These statements are subject to significant risks, uncertainties, and
assumptions that are difficult to predict and could cause actual results
to differ materially and adversely from those expressed or implied in
the forward-looking statements. The following factors are among those
that may cause actual results to differ materially and adversely from
our forward-looking statements: (1) the timing and extent of any
sustained recovery of the currently depressed coal industry and the
impact of ongoing or further depressed industry conditions on our
financial performance, liquidity, and financial covenant compliance; (2)

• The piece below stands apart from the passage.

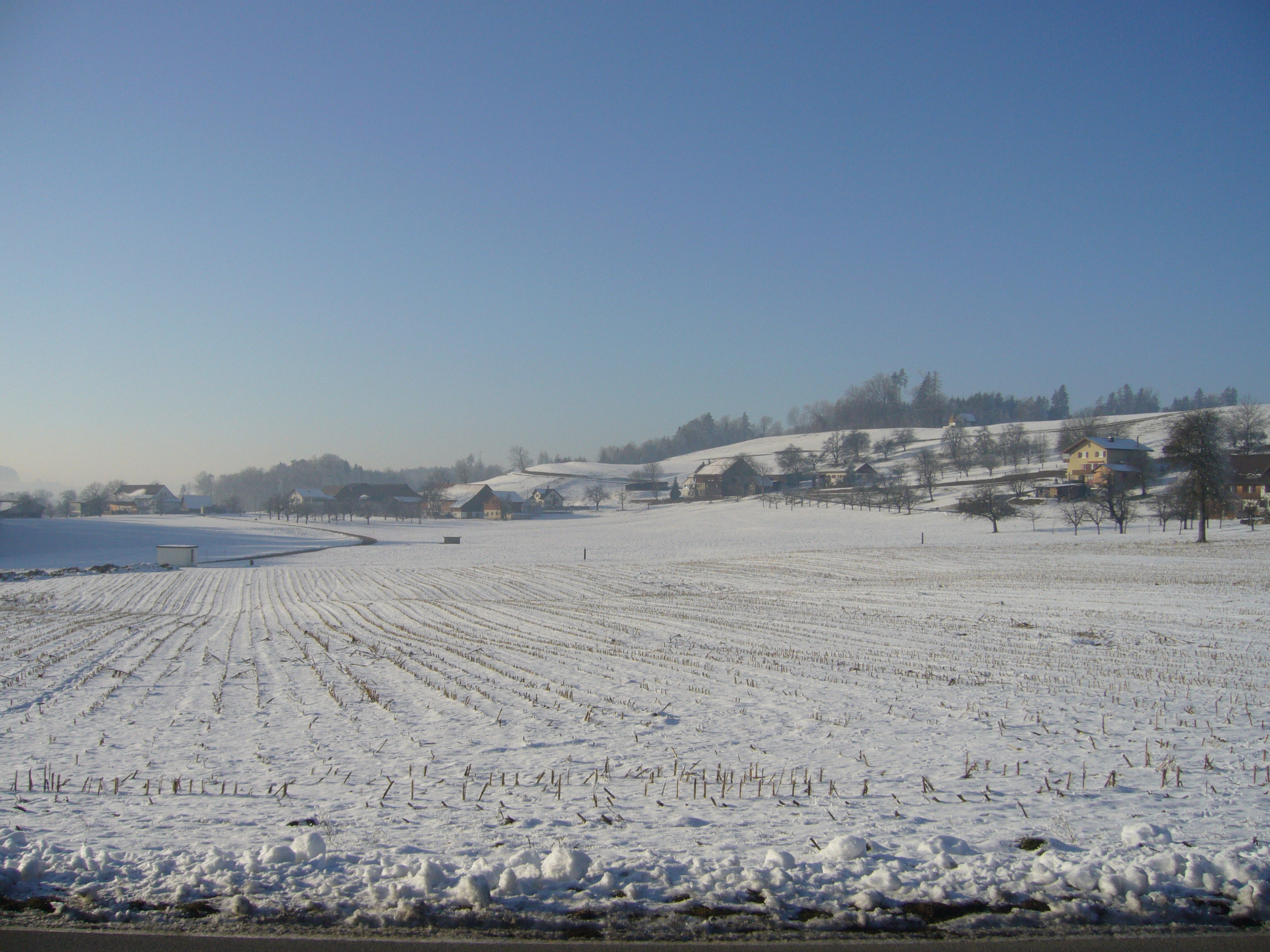 Blick von Osten Richtung Hinterhalingen.

the prices we receive for our coal and logistics services, our ability
to effectively execute our forward sales strategy, and changes in
utility purchasing patterns resulting in decreased long-term purchases
of coal; (3) the timing of reductions or increases in customer coal
inventories; (4) our ability to obtain new coal sales agreements on
favorable terms, to resolve customer requests for reductions or
deferrals, and to respond to any cancellations of their committed
volumes on terms that preserve the amount and timing of our forecasted
economic value; (5) the impact of increasingly variable and less
predictable demand for thermal coal based on natural gas prices, summer
cooling demand, winter heating demand, economic growth rates and other
factors that impact overall demand for electricity; (6) our ability to
efficiently and safely conduct our mining operations and to adjust our
planned production levels to respond to market conditions and
effectively manage the costs of our operations; (7) competition with
other producers of coal and with traders and re-sellers of coal,
including the current oversupply of thermal coal, the impacts of
currency exchange rate fluctuations and the strong U.S. dollar, and
government environmental, energy and tax policies and regulations that
make foreign coal producers more competitive for international
transactions; (8) the impact of coal industry bankruptcies on our
competitive position relative to other companies who have emerged from
bankruptcy with reduced leverage and potentially reduced operating
costs; (9) competition with natural gas, wind, solar and other non-coal
energy resources, which may continue to increase as a result of low
domestic natural gas prices, the declining cost of renewables, and due
to environmental, energy and tax policies, regulations, subsidies and
other government actions that encourage or mandate use of alternative
energy sources; (10) coal-fired power plant capacity and utilization,
including the impact of climate change and other environmental
regulations and initiatives, energy policies, political pressures, NGO
activities, international treaties or agreements and other factors that
may cause domestic and international electric utilities to continue to
phase out or close existing coal-fired power plants, reduce or eliminate
construction of any new coal-fired power plants, or reduce consumption
of coal from the PRB; (11) the failure of economic, commercially
available carbon capture technology to be developed and adopted by
utilities in a timely manner; (12) the impact of “keep coal in the
ground” campaigns and other well-funded, anti-coal initiatives by
environmental activist groups and others targeting substantially all
aspects of our industry; (13) our ability to offset declining U.S.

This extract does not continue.